Similarly, a vaccine contains protein identifiers of the virus or bacteria it is aimed at preventing. It doesn’t have the complete virus or bacteria itself — just as a book has only a picture of, say, a zebra, not the actual animal. The immune system learns to “recognize” the identifiers, and is thus able to mount a strong response if and when it encounters the actual virus or bacteria, much as a child could recognize a real zebra in the zoo because of exposure to pictures of one.

Two other concepts doctors need to help their patients understand are causality and risk. Causality is tricky. In part, it’s a matter of timing. If your toe hurts immediately after you hit it against the door, it’s reasonable to assume the door caused it. But timing alone isn’t enough; there also must be plausibility — a rational reason to connect one thing with another. There is a rational reason, after years of study, to connect smoking to lung cancer, for example. But even though the symptoms of autism often first emerge in children at around the same age that they are being vaccinated, there’s no biologically plausible basis for a connection — any more than, say, than if a child who prefers to wear yellow every day develops autism, we could establish that yellow clothing caused the condition.

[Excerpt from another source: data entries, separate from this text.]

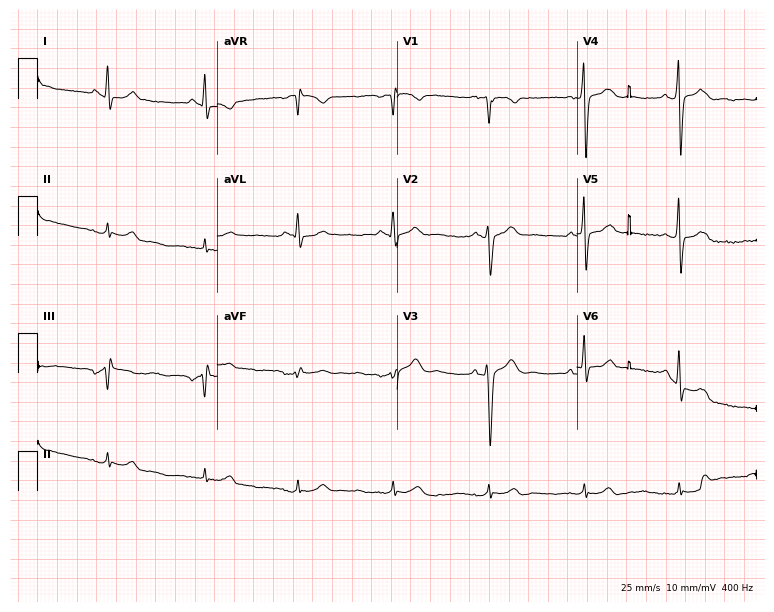
12-lead ECG from a 49-year-old man. No first-degree AV block, right bundle branch block (RBBB), left bundle branch block (LBBB), sinus bradycardia, atrial fibrillation (AF) or sinus tachycardia recorded for this tracing. Findings outside these six are not listed.
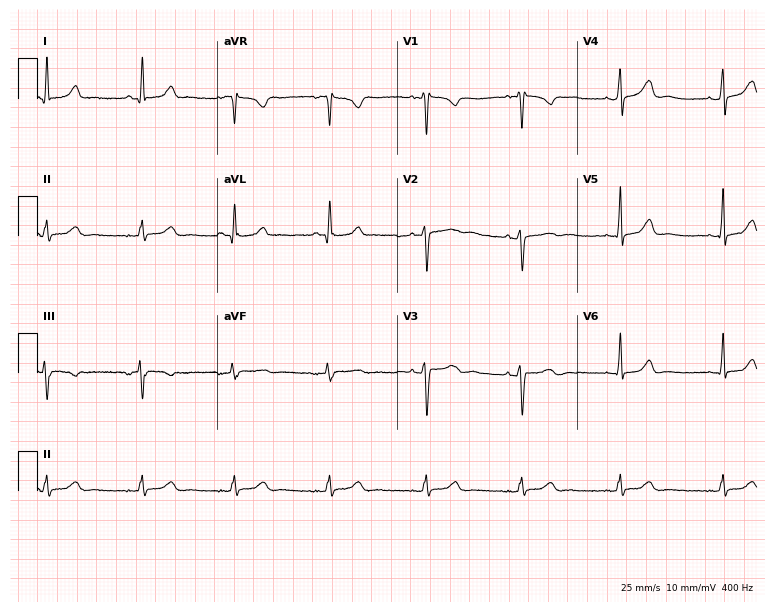
ECG — a female patient, 50 years old. Labelled as a normal ECG.
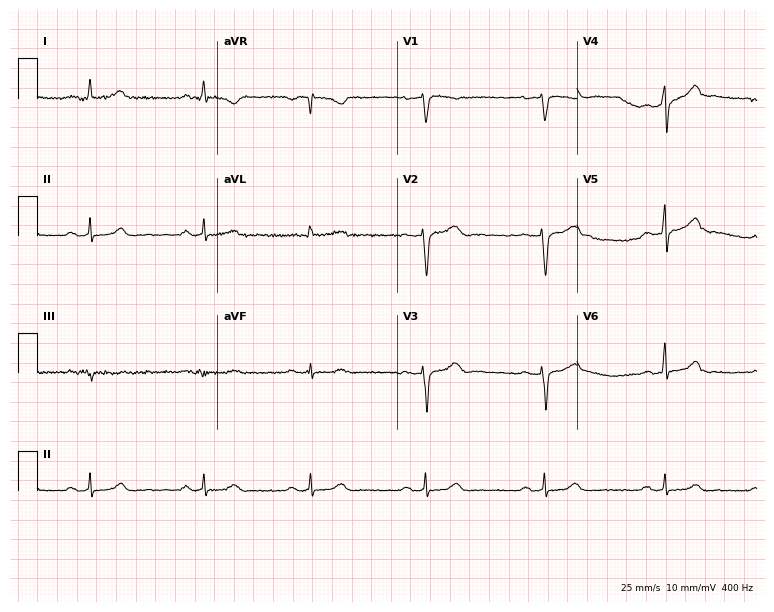
12-lead ECG from a female patient, 50 years old. Recorded interpretation: within normal limits.
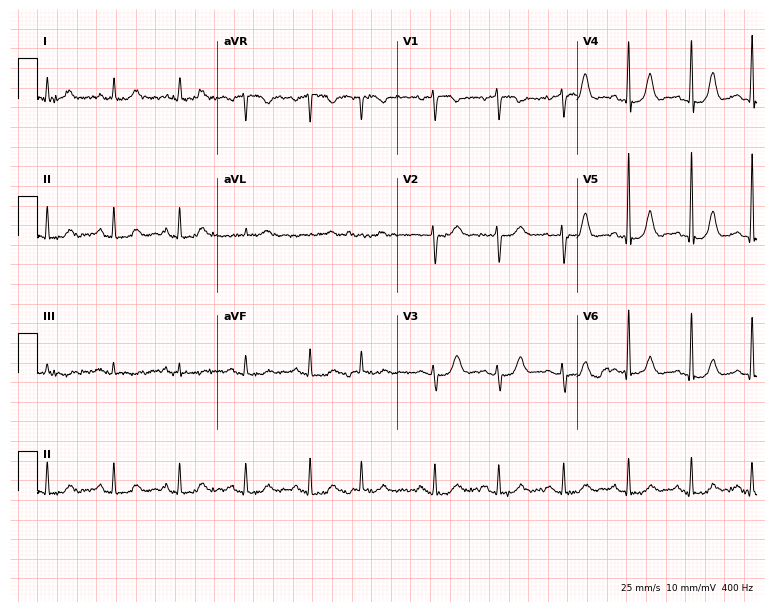
12-lead ECG from a woman, 73 years old. Recorded interpretation: within normal limits.
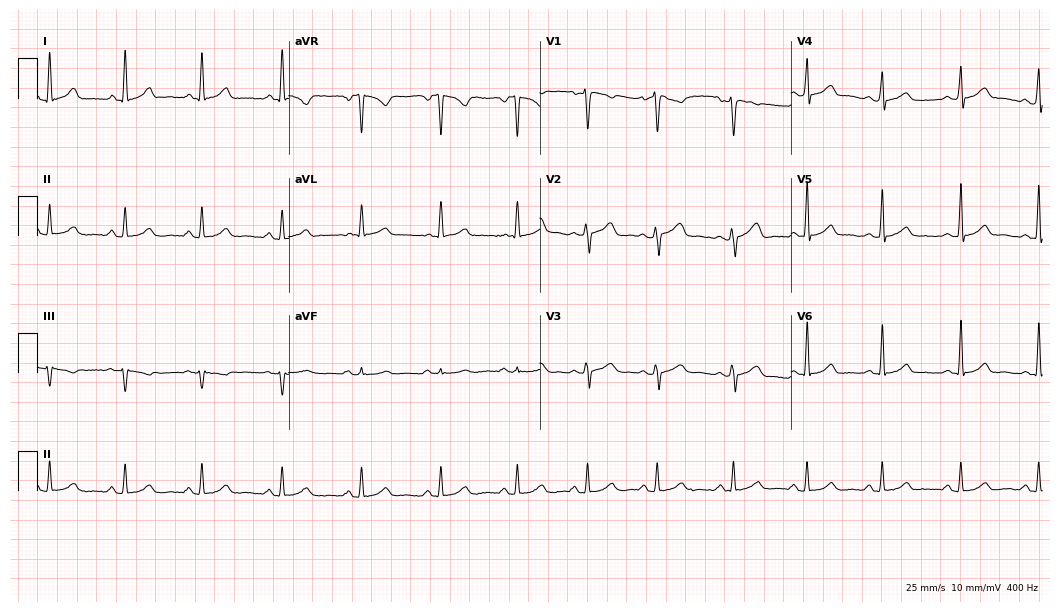
ECG — a woman, 31 years old. Screened for six findings — first-degree AV block, right bundle branch block, left bundle branch block, sinus bradycardia, atrial fibrillation, sinus tachycardia — none is recorded. Only these six findings were labelled.
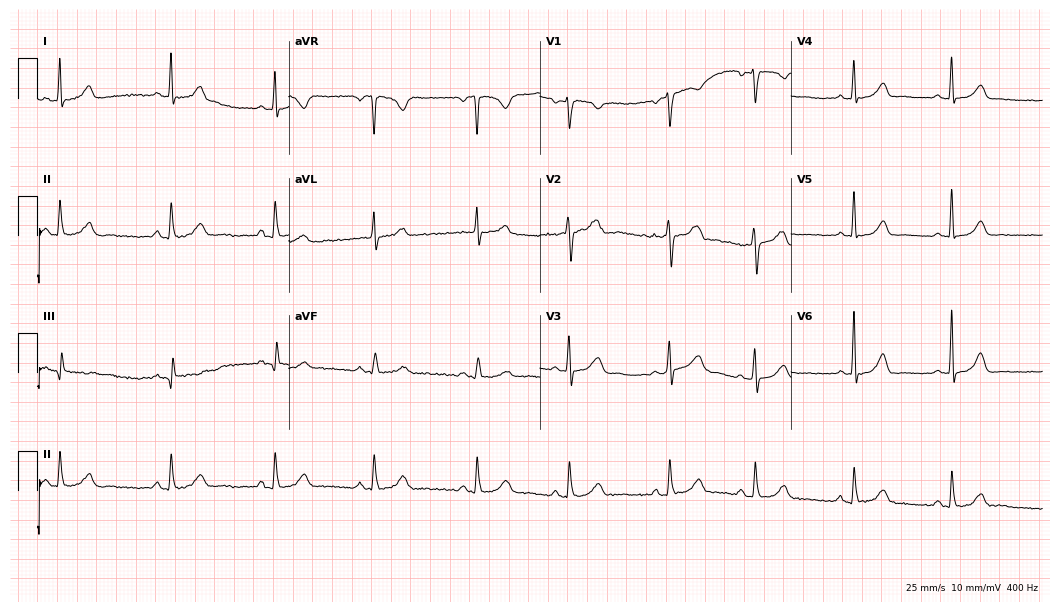
12-lead ECG from a woman, 46 years old. Recorded interpretation: within normal limits.
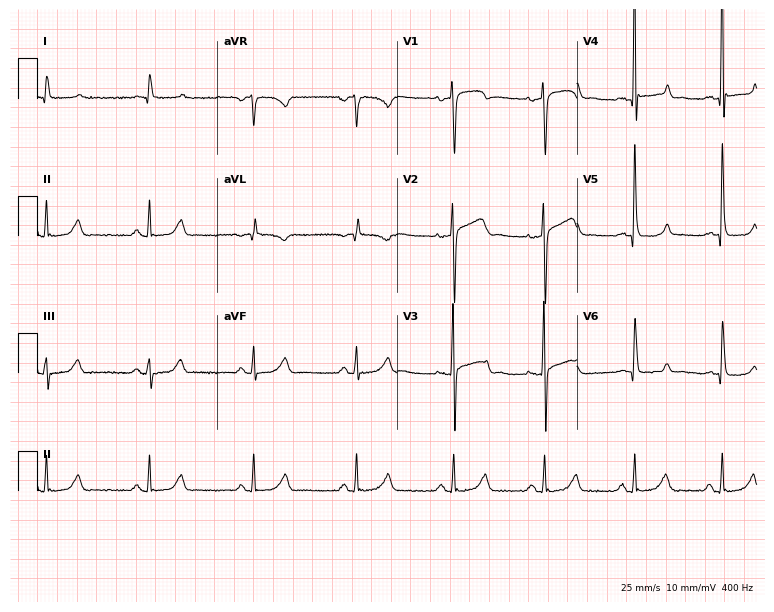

Similarly, and related to this, most of us are poor judges of risk and its role in how we process uncertainty. We fear dying in a plane crash more than in a car accident, though the latter is far more likely. With vaccines, hearing about a rare side effect, especially if coupled with an emotional element (having a close friend who shares the same fear, for example), can make the risk of being vaccinated seem far greater than the risks posed by the disease it would prevent, even though quite the opposite is true.

That said, it’s important for doctors to empathize with parents who express these fears. Whether or not a fear is fully rational, it’s real. One thing that can help is explaining not only the research behind vaccine risk, but also the rigor with which research articles are appraised and reviewed. It was that rigor that exposed, in the end, the fraudulent “research” that suggested a vaccine-autism connection. It was also scientific rigor over decades of meticulous research that has established the safety and efficacy of vaccines. And the inquiry doesn’t stop when a vaccine hits market. The Vaccine Adverse Event Reporting System is a U.S. government-sponsored safety surveillance program aimed at quickly spotting problems with vaccines. In the past, it has been able to rapidly identify potential problems, as it did with a first-generation rotavirus vaccine, for instance.

A final thing doctors might want to share with reluctant patients is something that I myself was surprised to learn: Vaccines are only a tiny fraction of pharmaceutical profit. So the argument in vaccine-hesitant communities that vaccines are promoted largely because they provide huge profits for drug companies simply doesn’t pan out.

Part of the reason there’s such a disconnect between physicians and vaccine-skeptical patients is that they don’t come into the discussion speaking the same language. The more we can learn about each others’ perspectives, the better it will be for children and for public health.